Painter said that after World War II, scholars were very interested in studying the similarities of late artists. The goal of her book was to “reject that kind of a cliché” and show the “radically different” approaches artists and composers take to creativity at the end of their lives.

Turning to the artists, Boehm asked what they do differently today than they did 20, 30, or 40 years ago.

“I don’t drink,” said Hernández. “I try to stay awake.” She said that getting older means finding new ways to maintain your levels of curiosity and energy.

Garabedian, who is in his 90s, said that since he was in college, he’s been inspired by history, and that hasn’t changed. But he feels that he understands both other people and his own limitations more now than he did in the past. His attitude toward criticism has changed, too: He thinks critics can teach you how to be a better artist and human being.

Growing older has also changed the way he sees the small details. Lately he’s been able to appreciate a bird flying around in the sky, or look at a flower and feel something deep. “It’s peculiar,” he said.

Painter said that near the end of Richard Wagner’s life, the composer—who was quite ill—would wrap himself in silk cloths soaked in perfume, or take a perfumed steam bath, in order to achieve the necessary inspiration.

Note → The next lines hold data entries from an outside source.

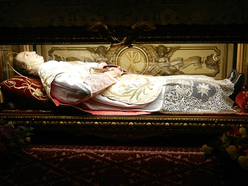 Torino - Tomba di S. Giuseppe Benedetto Cottolengo all'interno della Chiesa dei Ss. Vincenzo de Paoli e Antonio Abate al Cottolengo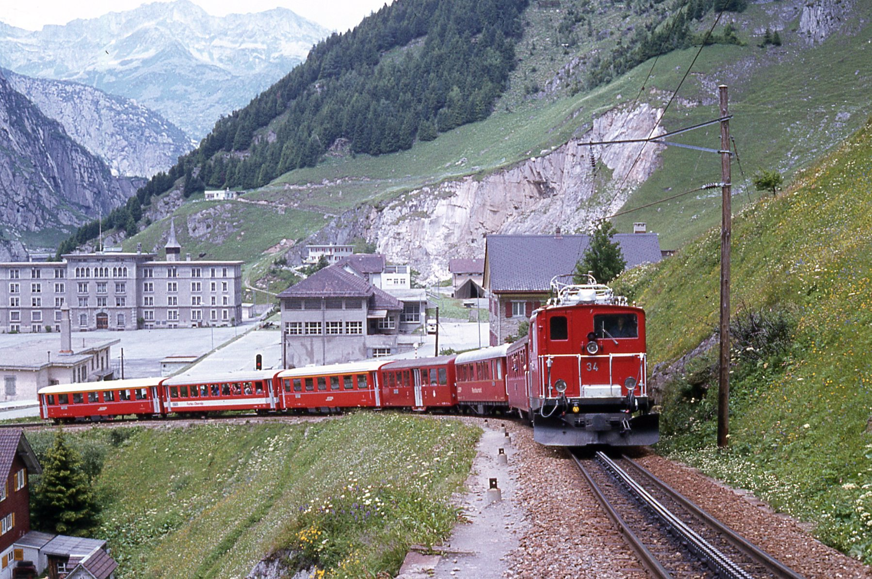 Le Glacier-Express, tiré par la HGe 4/4 I 34 du Furka–Oberalp-Bahn, quittant Andermatt pour Disentis prise dans les années 1980.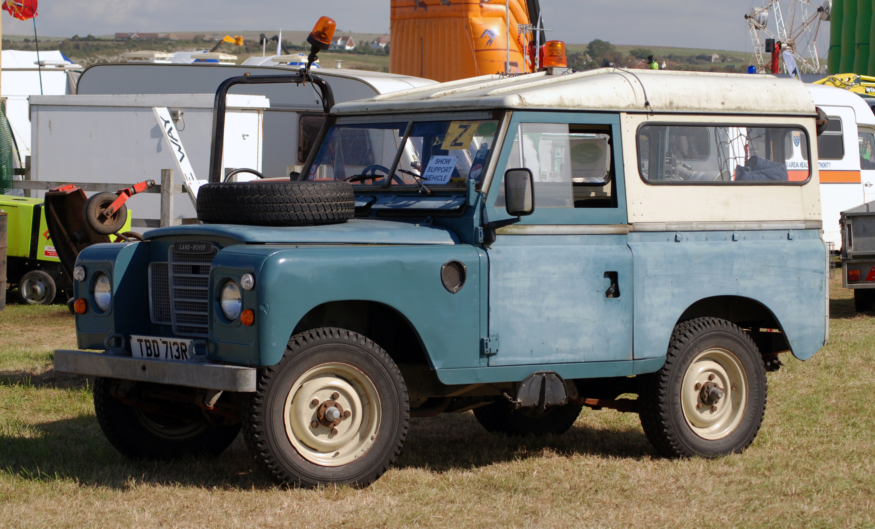 @Shoreham RAFA day 16/9/07

It worked: He credited this regimen with helping him write the music of Parsifal, his great religious opera.

Hernández said that as she’s gotten older her canvases have—literally—changed. She hasn’t painted a public mural almost entirely on her own since 1981, when she painted L.A.’s bicentennial mural on the side of a three-story building. “As you get older, the excitement of hanging off of multi-story buildings [is] not very appealing,” she said. What is appealing is creating art in the studio that can be translated into public art. The work she is creating for the Downtown Santa Monica Station, which will be the last stop on the Expo Line, was originally chalk and oil pastel drawings on paper that will become glass mosaic panels.

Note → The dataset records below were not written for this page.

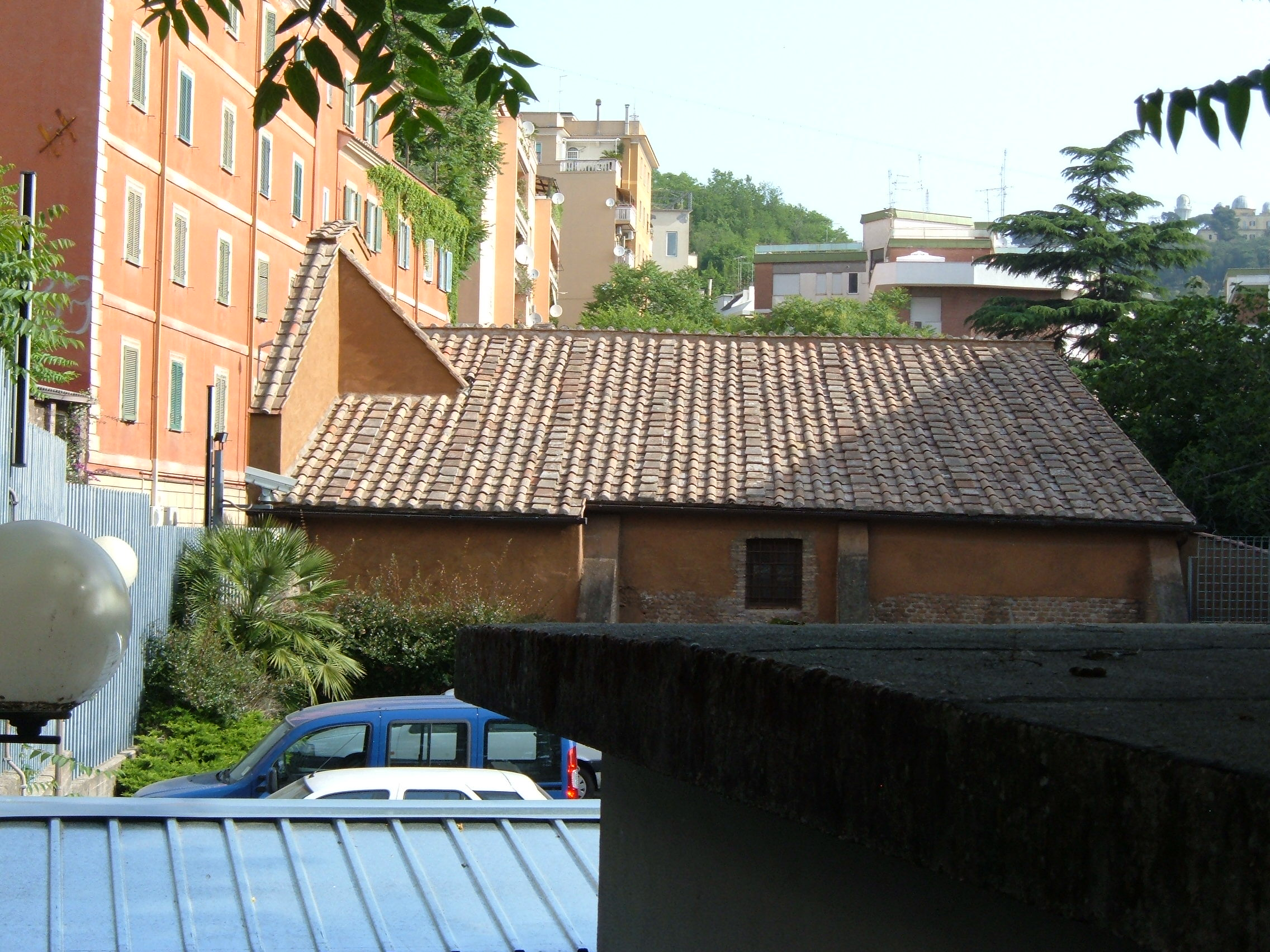 Chiesa di San Lazzaro (XII secolo), a Roma, nel quartiere Della Vittoria.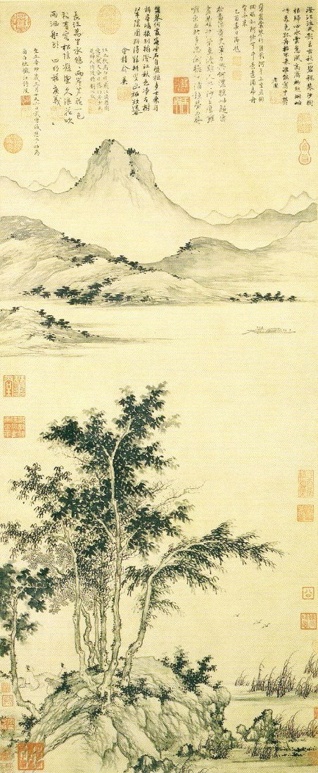 Attente du bac près d'un fleuve en automne, 1351, par le peintre chinois Sheng Mao (1310-1360). Rouleau mural, encre sur papier, 112,5x46,3cm. Musée du palais impérial, Beijing.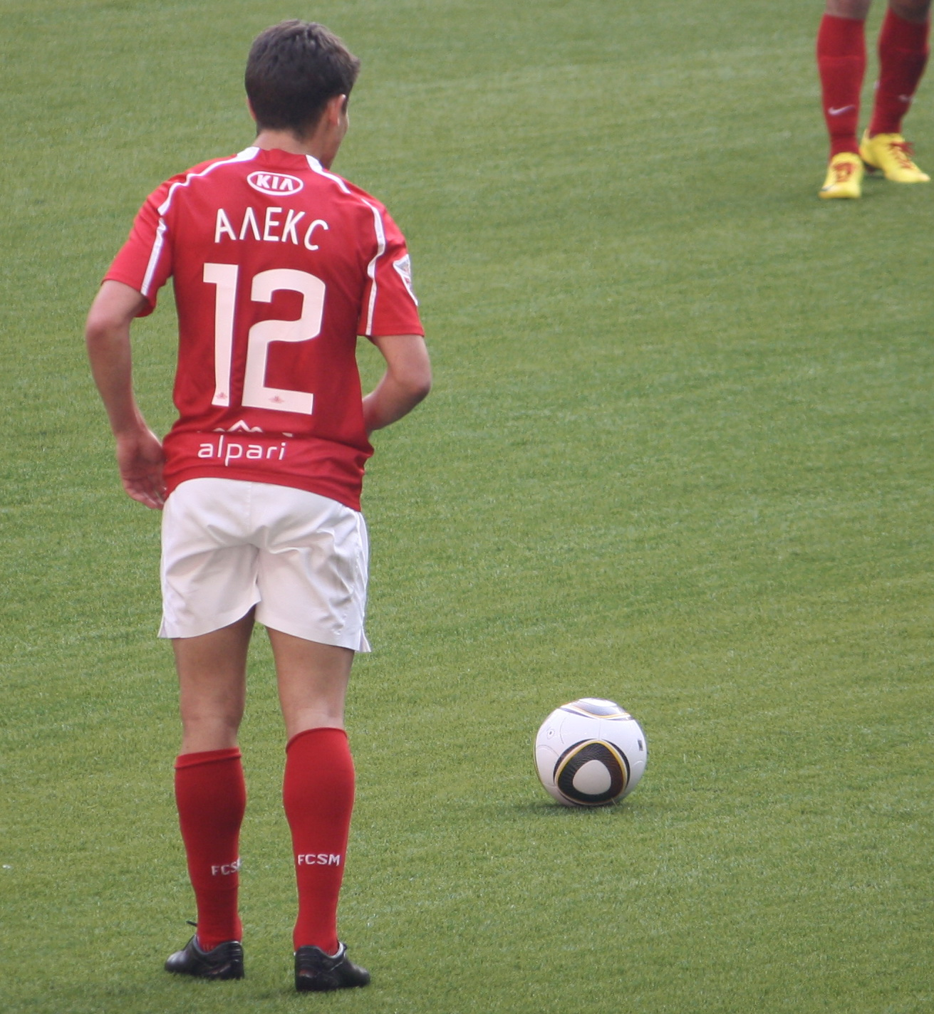 Alex Raphael Meschini

Boehm asked if brooding, darker artists are at a disadvantage as they age compared to artists whose work is fueled by exuberance.

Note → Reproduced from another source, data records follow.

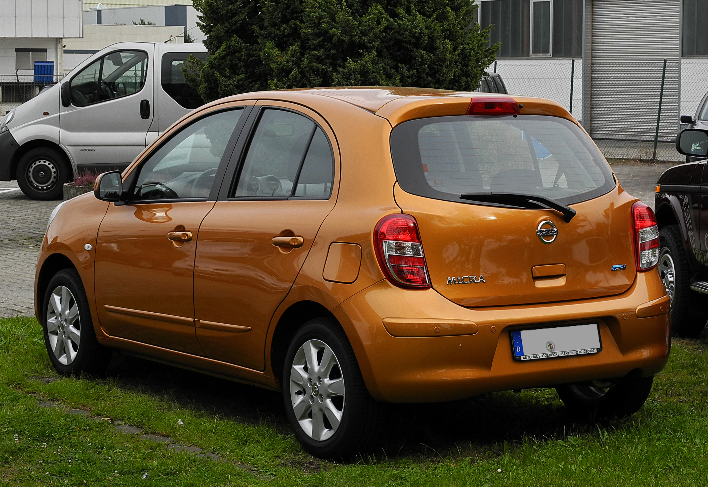 Nissan Micra 1.2 Acenta (K13)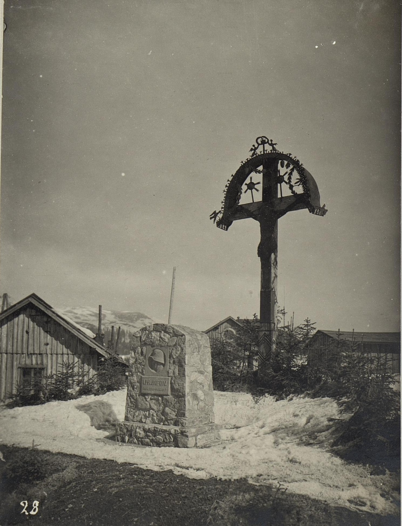 Denkstein a.Prislog der 1.Preus.Inftr.Dion.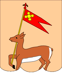 Yaklaşık olarak 500 yıl boyunca kullanılan Ortodoksluk dönemi Shirvan bayrağı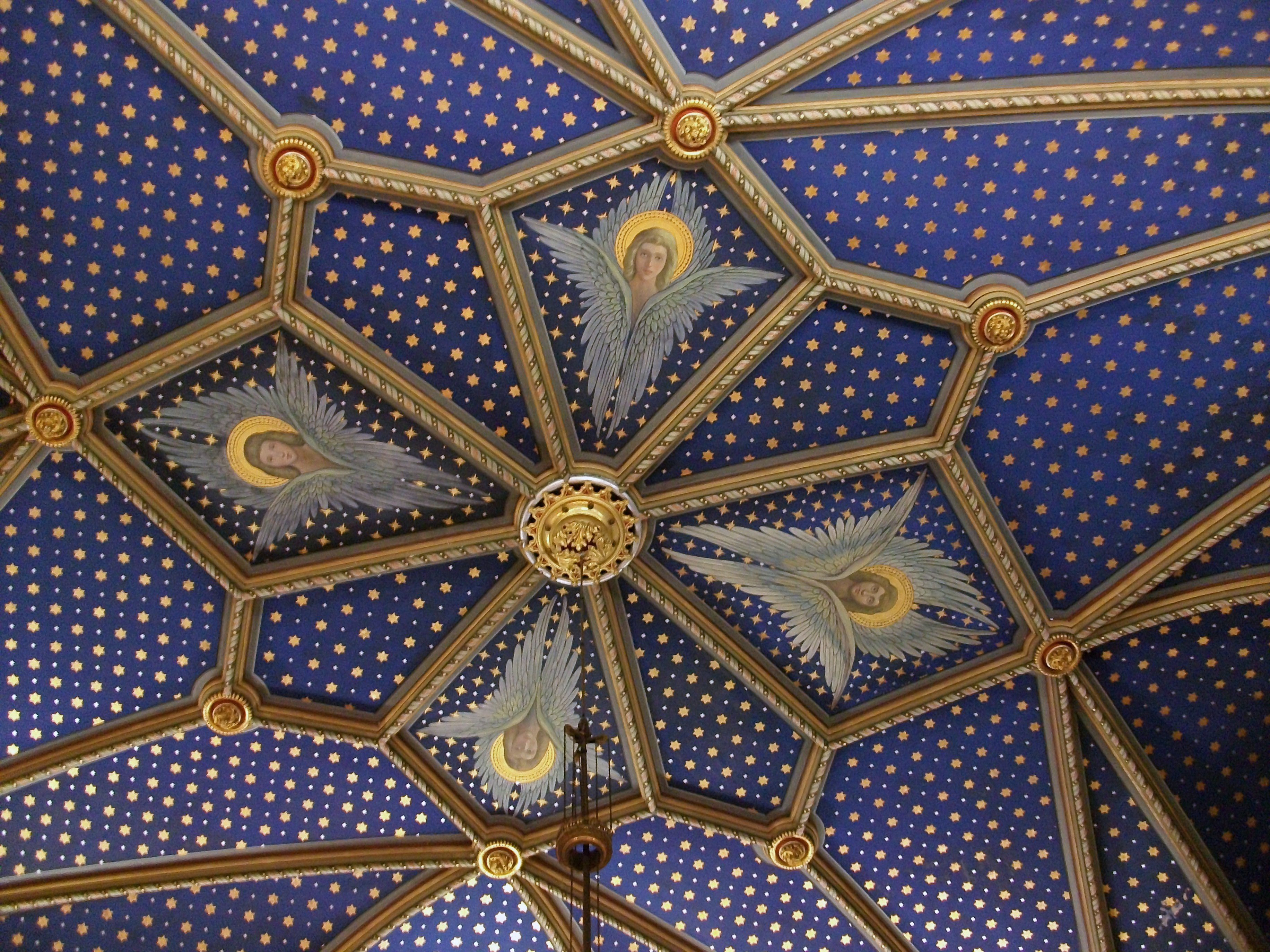 Voltes neogòtiques de l'anomenada Estança del Duc, Palau Ducal de Gandia.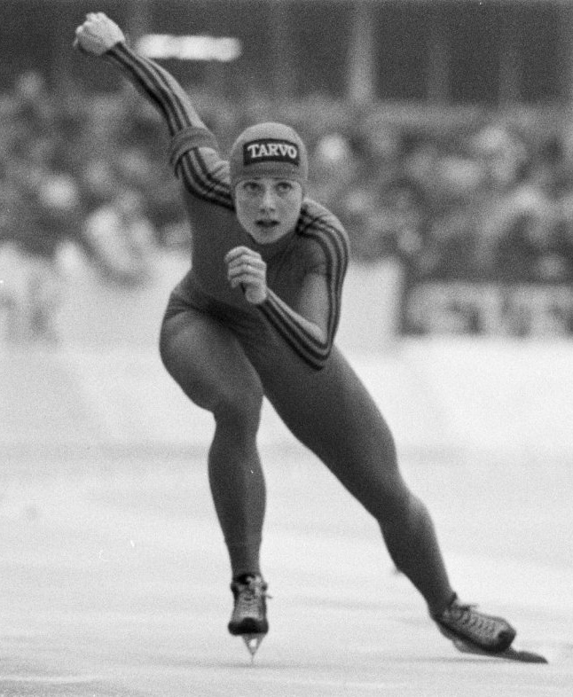 Ria Visser

I “paint crucifixions,” said Garabedian. “And you know, they’re just delightful.” He said that he loves to paint, and the work brings him joy. His subjects—death, war—may not be intentionally light-hearted, but they end up looking that way.

Hernández also paints dark subjects, working with bright colors. She said that her goal in tackling these images are to make them beautiful enough that the viewer has to stop—but isn’t necessarily depressed. (We get enough of that from the news, she said.)

Painter said that late in life, many composers tend to work “with smaller forms and greater simplicity.” They are also more reluctant to analyze their work. She said that Elliott Carter, just before his death at age 103, told her that he could still compose—but he didn’t want to talk about it.

Garabedian and Hernández agreed. Hernández said she preferred to rely on the viewer’s “intelligence and willingness to be perceptive” rather than trying to explain why she’s painted a particular symbol.

In the final years of his life, Turner went back to some of the completed paintings of his youth and redid them, said Boehm. Is this an “art crime” by the older artist committed against his younger self?

No, said Hernández, who waited 25 years to put the final touches on a few pieces. She said that she wishes she could tear a number of her earlier works out of the frame and redo them.

Garabedian said that he has a storage room full of old paintings. Every now and then, he’ll look at them “and shudder.” But he will also occasionally bring a piece out and rework it—totally obliterating what was there and, if he’s lucky, creating something better.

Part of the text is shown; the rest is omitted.